The main point is not about trying different compression
techniques but that you don't need to compress at all just
to calculate the hash of some data. (to know if it is
unchanged for example)

There are still some other design decisions I am worried
about:

The storage method of the database of a collection of
files in the underlying file system. Because of the
random nature of the hashes this leads to a horrible
amount of seeking for all operations which walk the
logical structure of some tree stored in the database.

Why not store all objects linearized in one or more
flat file?


The other thing I don't like is the use of a sha1
for a complete file. Switching to some kind of hash
tree would allow to introduce chunks later. This has
two advantages:

It would allow git to scale to repositories of large
binary files. And it would allow to build a very cool
content transport algorithm for those repositories.
This algorithm could combine all the advantages of
bittorrent and rsync (without the cpu load).
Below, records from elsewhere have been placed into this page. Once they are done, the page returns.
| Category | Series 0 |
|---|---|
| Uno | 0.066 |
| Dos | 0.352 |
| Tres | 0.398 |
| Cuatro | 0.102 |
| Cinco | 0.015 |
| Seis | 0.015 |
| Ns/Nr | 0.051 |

And it would allow trivial merging of patches which
apply to different chunks of a file in exact the same
way as merging changesets which apply to different
files in a tree.


Martin

-- 
One night, when little Giana from Milano was fast asleep,
she had a strange dream.



signature.asc
Description: Digital signature


Re: WARNING! Object DB conversion (was Re: [PATCH] write-tree performance problems)

2005-04-20 Thread Martin Uecker
On Wed, Apr 20, 2005 at 10:30:15AM -0400, C. Scott Ananian wrote:

Hi,

your code looks pretty cool. thank you!

 On Wed, 20 Apr 2005, Martin Uecker wrote:
 
 The other thing I don't like is the use of a sha1
 for a complete file. Switching to some kind of hash
 tree would allow to introduce chunks later. This has
 two advantages:
 
 You can (and my code demonstrates/will demonstrate) still use a whole-file 
 hash to use chunking.  With content prefixes, this takes O(N ln M) time 
 (where N is the file size and M is the number of chunks) to compute all 
 hashes; if subtrees can share the same prefix, then you can do this in 
 O(N) time (ie, as fast as possible, modulo a constant factor, which is 
 '2').  You don't *need* internal hashing functions.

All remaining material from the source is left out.